Xavier Niel : « Free a réinventé le marché »

 

Free Mobile : 5 millions d'abonnés fin 2012, « un petit quart » avec l'offre à 0 €

Blocage de la publicité, première année de Free Mobile, concurrence... Xavier Niel revient sur toute l'actualité — et son lot de polémiques — de Free et de Free Mobile dans une interview fleuve au Figaro« Free a réinventé le marché », clame son trublion de patron.
Depuis son arrivée sur le marché le 10 janvier 2012 (lire : Free Mobile, un an de « bordel »), le nouvel entrant a été assez avare en informations. Il a fallu attendre la publication des résultats financiers d'Iliad, la maison mère, fin août pour savoir que Free Mobile comptait 3,6 millions d'abonnés au 30 juin. Même schéma deux mois et demi plus tard : à l'occasion de l'annonce des résultats trimestriels, Iliad révèle que le nombre d'abonnés s'élève à 4,4 millions de personnes au 30 septembre. Cette fois, Xavier Niel s'arroge le privilège d'annoncer que Free Mobile a « terminé l'année avec environ 5 millions d'abonnés ». On notera que la progression fulgurante qu'avait connu le nouvel entrant lors de la première partie de l'année s'est largement estompée. Un tassement qui peut s'expliquer par l'alignement des offres concurrentes, devenu de plus en plus compétitives au cours de l'année — H+/Dual Carrier, deux SIM... —, et par la qualité du réseau régulièrement décriée ?

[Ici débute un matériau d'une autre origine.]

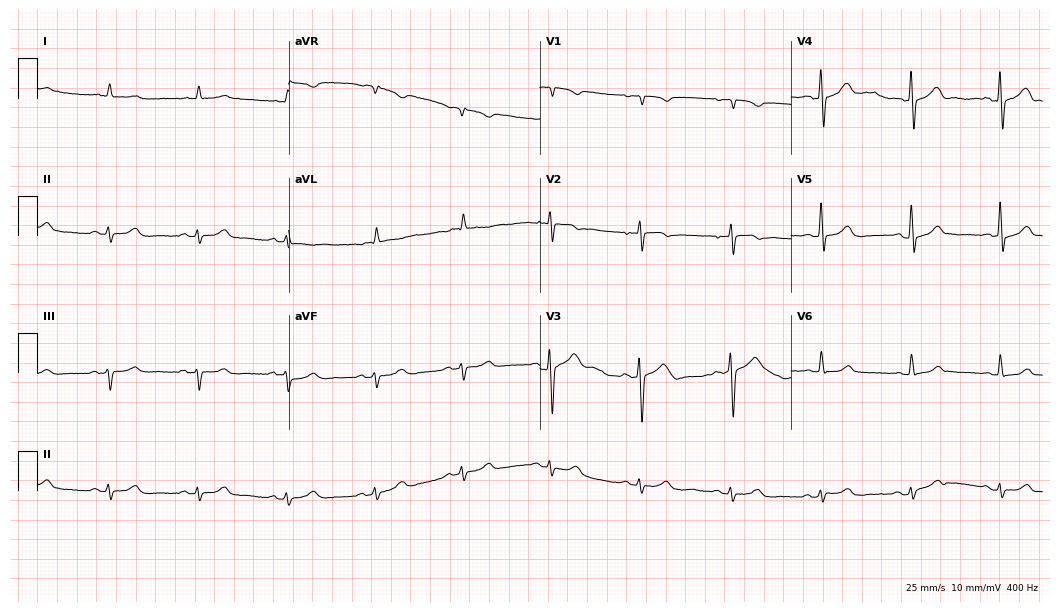
Electrocardiogram (10.2-second recording at 400 Hz), a man, 76 years old. Of the six screened findings (first-degree AV block, right bundle branch block, left bundle branch block, sinus bradycardia, atrial fibrillation, sinus tachycardia), none is recorded.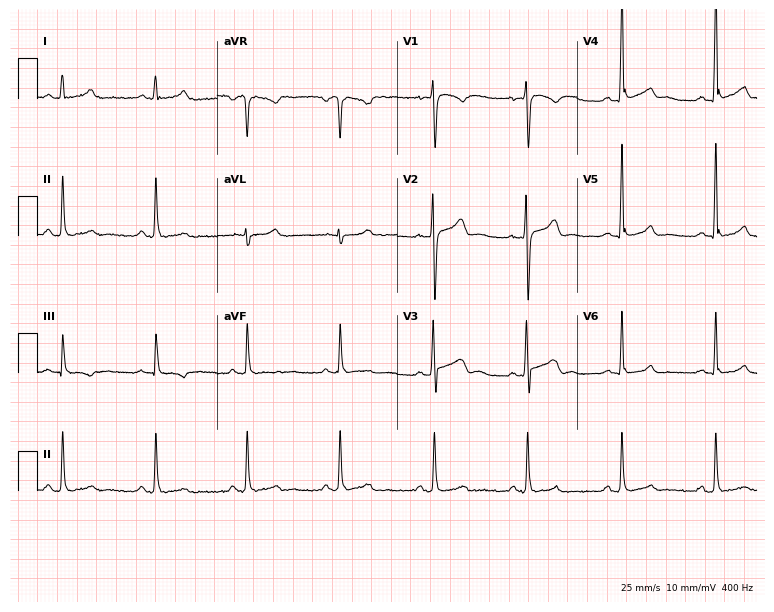
Standard 12-lead ECG recorded from a male, 29 years old (7.3-second recording at 400 Hz). None of these six findings is recorded: first-degree AV block, right bundle branch block, left bundle branch block, sinus bradycardia, atrial fibrillation, sinus tachycardia.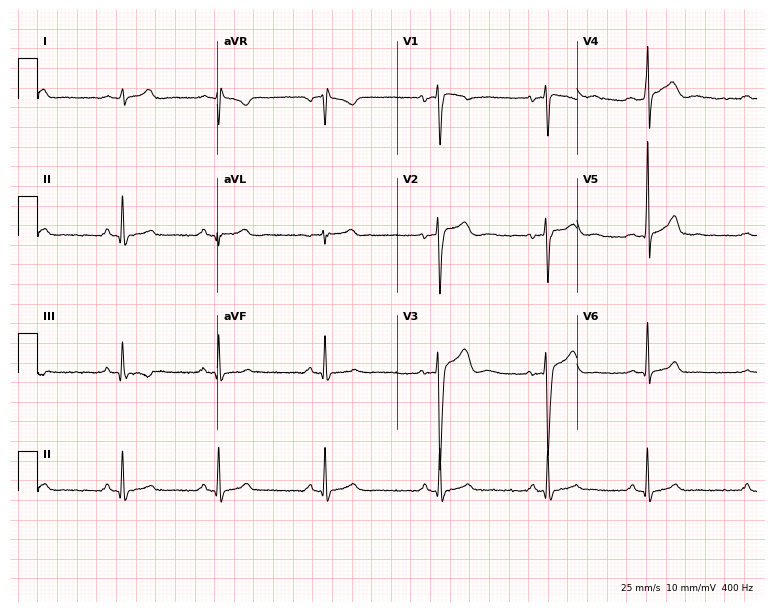
Standard 12-lead ECG recorded from an 18-year-old male patient. Read as a normal ECG.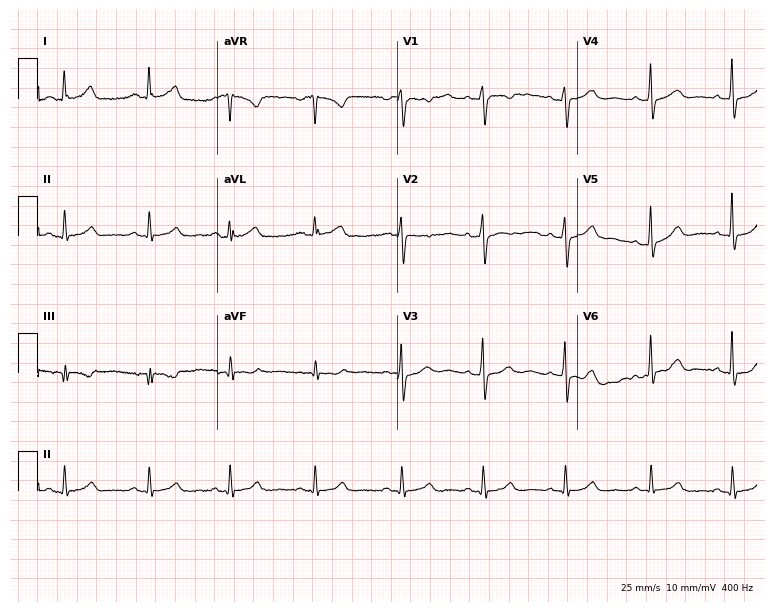
12-lead ECG (7.3-second recording at 400 Hz) from a female patient, 45 years old. Labelled as a normal ECG.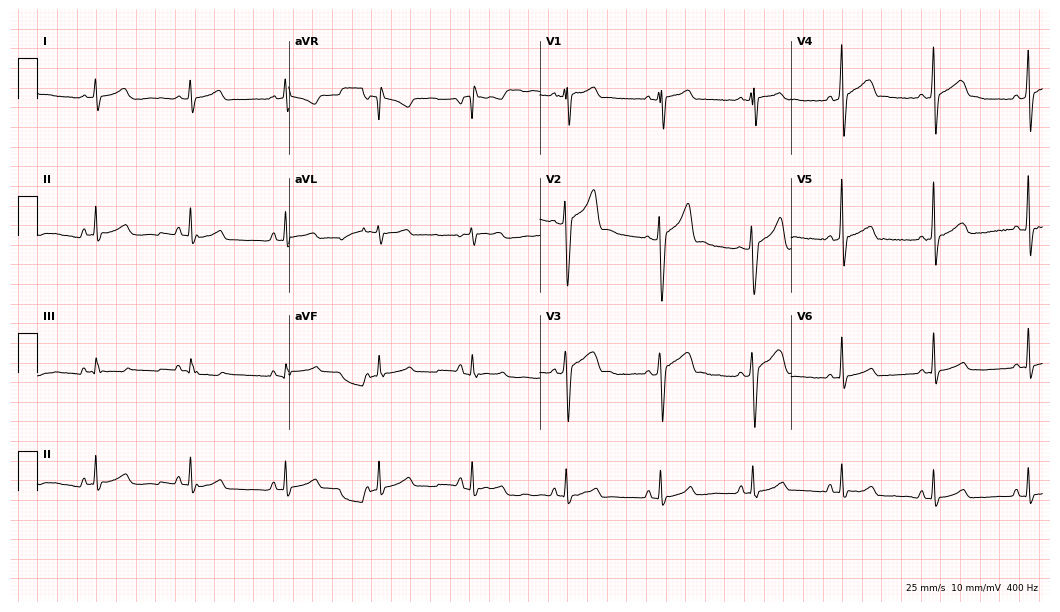
Electrocardiogram (10.2-second recording at 400 Hz), a 17-year-old male patient. Of the six screened findings (first-degree AV block, right bundle branch block, left bundle branch block, sinus bradycardia, atrial fibrillation, sinus tachycardia), none is recorded. Only these six findings were labelled.

« On ne recrute 5 millions d’abonnés qu’avec un service au meilleur niveau, surtout avec des offres sans engagement  ! », argue Niel à propos des critiques de l'UFC-Que Choisir. Et le patron de Free de mettre en cause les tests de l'association de consommateurs, alors que « l’étude de qualité de service des réseaux mobiles récemment publiée par l’Arcep place le service de Free Mobile à un excellent niveau. » S'il fait référence au bilan 2012 du gendarme des télécoms, l'appréciation que Xaviel Niel en a est pour le moins sujet à caution. Bien que les résultats du nouvel entrant ne soient pas médiocres, ils sont souvent inférieurs à ceux des autres opérateurs.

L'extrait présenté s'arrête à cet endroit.